> Task details: The lines to copy are those holding the string "sample" in the entries below.

> Available records:
# # # # #

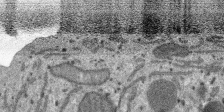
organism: Human
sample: Lung epithelial cells infected with SARS-CoV-2
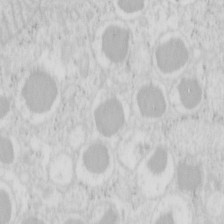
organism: Mouse
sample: Pancreas
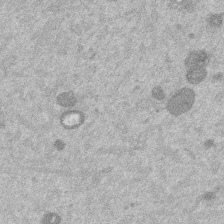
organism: Mouse
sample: Dividing mouse embryo 1 cell stage
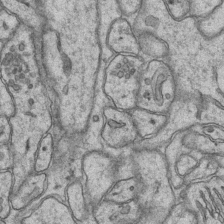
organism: Mouse
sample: CA1 Hippocampus
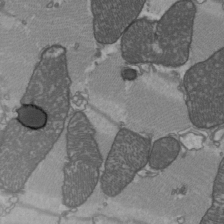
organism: C57BL Mouse
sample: Heart
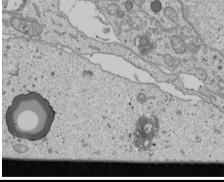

# # # # #

> Answer for the task:
sample: Lung epithelial cells infected with SARS-CoV-2
sample: Pancreas
sample: Dividing mouse embryo 1 cell stage
sample: CA1 Hippocampus
sample: Heart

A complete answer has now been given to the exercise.